THE horror of abducted and exploited children has attracted attention worldwide, including in China where authorities have stepped up efforts to find children using microblogs and technology that includes GPS.

Thousands of Chinese children go missing every year; the exact number is not known but the Beijing Red Cross has estimated the number at more than 200,000; some unofficial estimates are far higher. Since April 2009 Chinese authorities have rescued more than 9,300 trafficked children, according to the Public Security Bureau. Most are boys under five, since China has a strong male preference; some are sold to rural families, some are sold as slave labor and beggars.

The American National Center for Missing and Exploited Children is famous for raising awareness and aiding authorities in rescuing children. It has played a role in recovering 164,000 children, its recovery rate rising from 62 percent in 1990 to 97 percent today. Shanghai Daily contacted Ernie Allen, cofounder, president and CEO of the National Center for Missing and Exploited Children. A lawyer, he is also founder and CEO of the International Center for Missing and Exploited Children, which has a global network of 18 nations. His organization helps train law enforcement officers and develops age progressing and forensic imaging technology to assist in finding children who disappeared long ago.

Allen, based in Alexandria, Virginia, answered questions in an e-mail interview.

Q: How did you and John Walsh decide to found NCMEC in 1989?

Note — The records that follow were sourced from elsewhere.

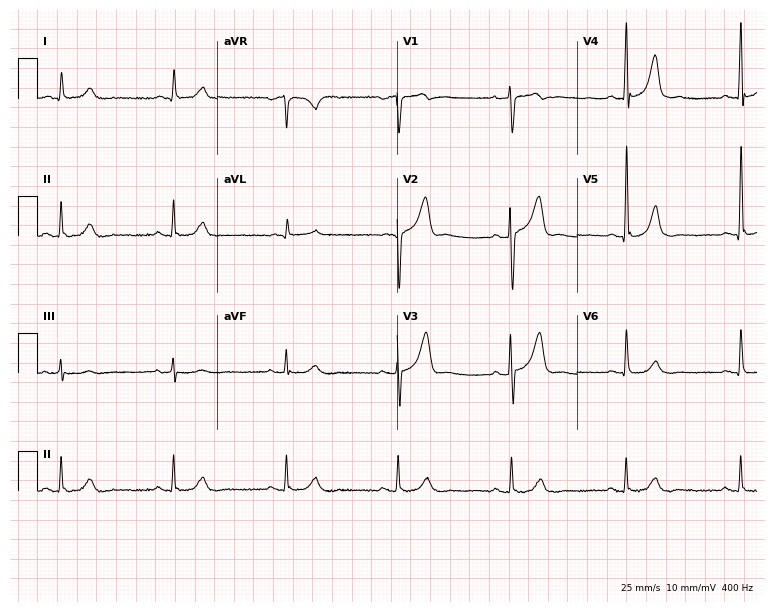
12-lead ECG from a man, 62 years old (7.3-second recording at 400 Hz). No first-degree AV block, right bundle branch block (RBBB), left bundle branch block (LBBB), sinus bradycardia, atrial fibrillation (AF) or sinus tachycardia recorded for this tracing. Only these six findings were labelled.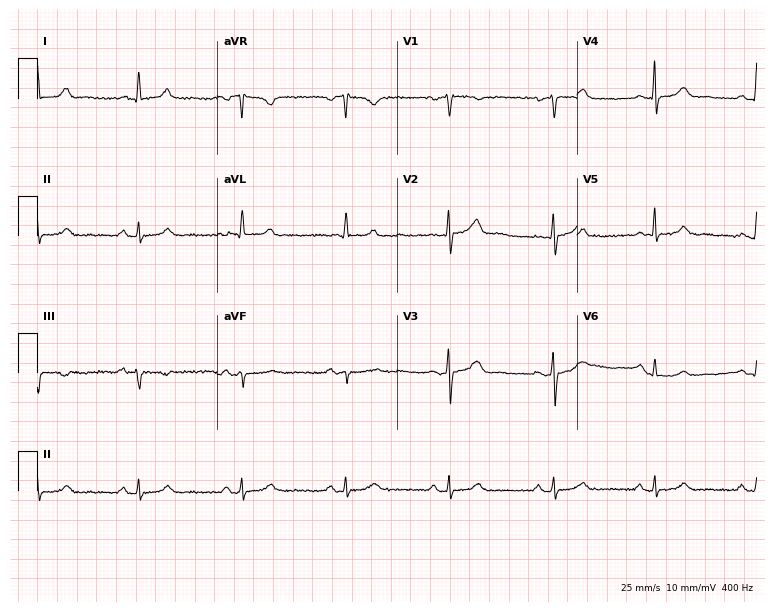
Electrocardiogram, a 64-year-old woman. Overall reading on record: normal ECG.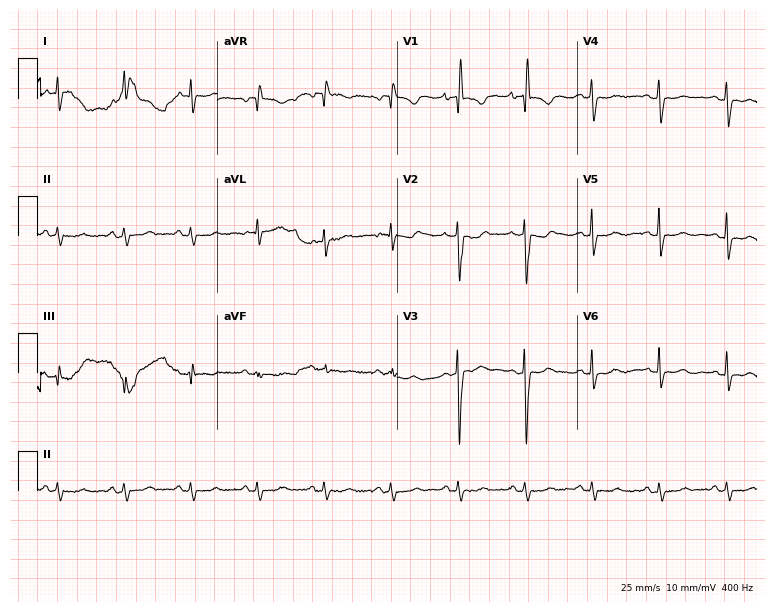
12-lead ECG (7.3-second recording at 400 Hz) from an 84-year-old woman. Screened for six findings — first-degree AV block, right bundle branch block (RBBB), left bundle branch block (LBBB), sinus bradycardia, atrial fibrillation (AF), sinus tachycardia — none is recorded.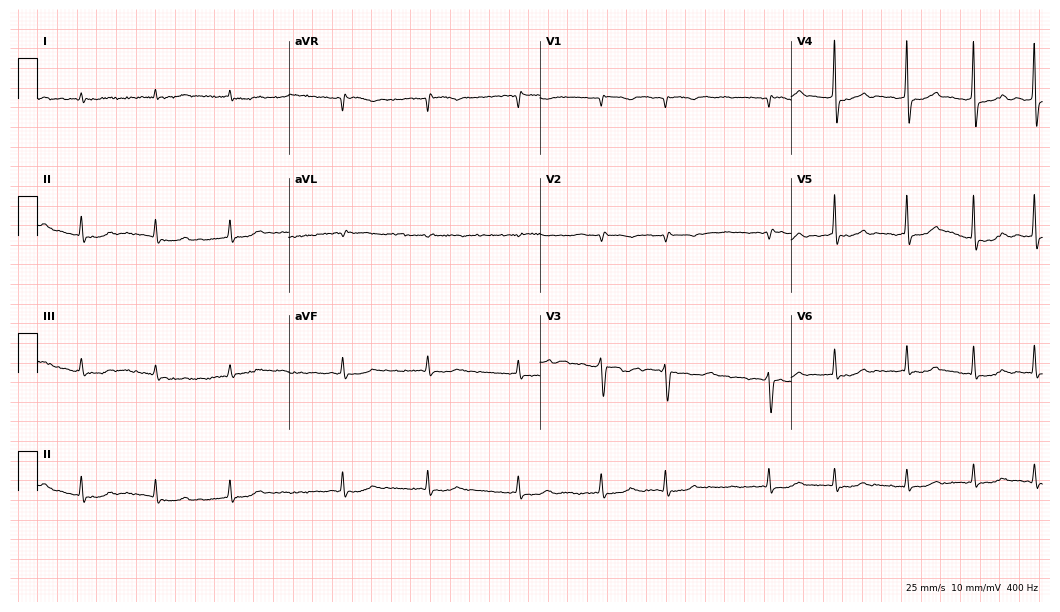
12-lead ECG from a man, 82 years old. Findings include atrial fibrillation (AF).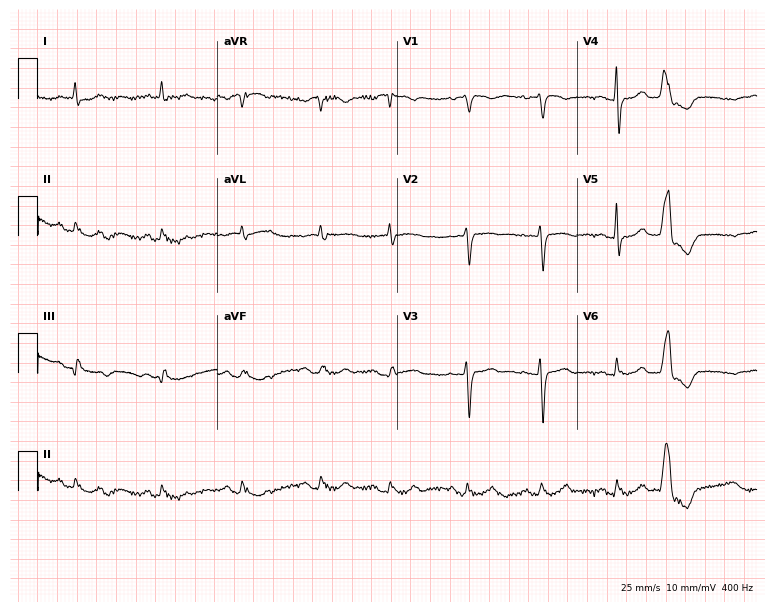
12-lead ECG (7.3-second recording at 400 Hz) from a 75-year-old female. Screened for six findings — first-degree AV block, right bundle branch block, left bundle branch block, sinus bradycardia, atrial fibrillation, sinus tachycardia — none is recorded.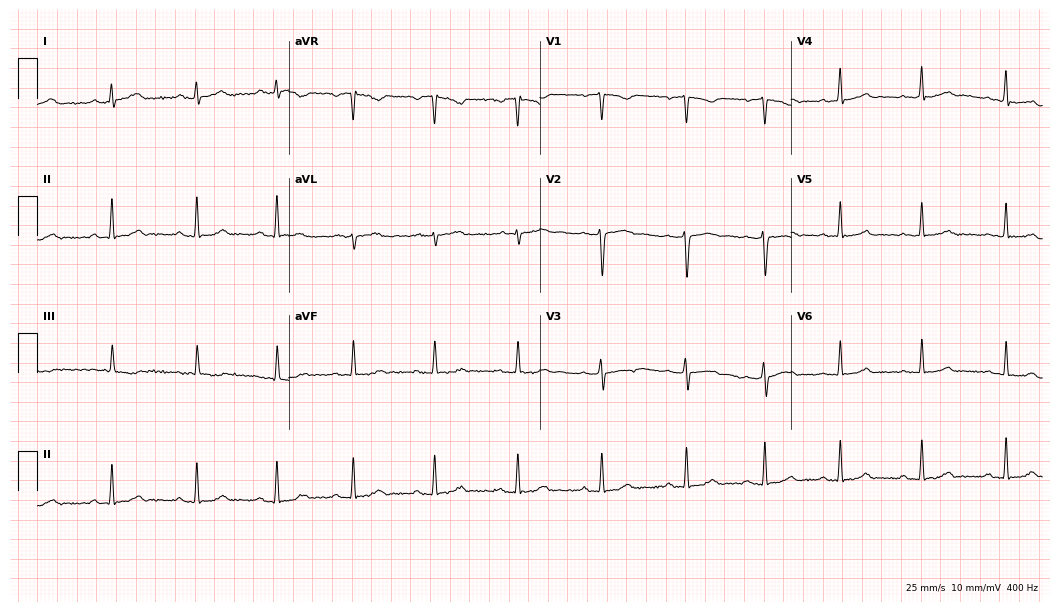
Resting 12-lead electrocardiogram. Patient: a female, 17 years old. None of these six findings is recorded: first-degree AV block, right bundle branch block, left bundle branch block, sinus bradycardia, atrial fibrillation, sinus tachycardia.

A: The late 70s and early 80s were times of crisis in the United States regarding children. There were a series of tragedies, including the abduction and murder of John Walsh's six-year-old son, Adam. These cases demonstrated the US did not have a national system for responding effectively in missing child cases. This was a nation of 50 states acting like separate countries, and a nation of 18,000 separate police departments that often did not talk to each other. At that time most police departments had mandatory waiting periods of 24, 48 or 72 hours before they would even take a missing child report - in the most serious cases, abduction-murder, the child is usually dead within three hours. You have to move quickly. Thus, we changed US law.

Q: Is your legal background helpful?

A: My legal background is very helpful because we regularly work with legal issues. Our primary constituency is law enforcement. We are a resource for them. We generate leads from the public, analyze those leads, and attempt to locate the child and the perpetrator. Our goal is always to tell the responsible police department where they can go to find the child. And we are using technology as never before.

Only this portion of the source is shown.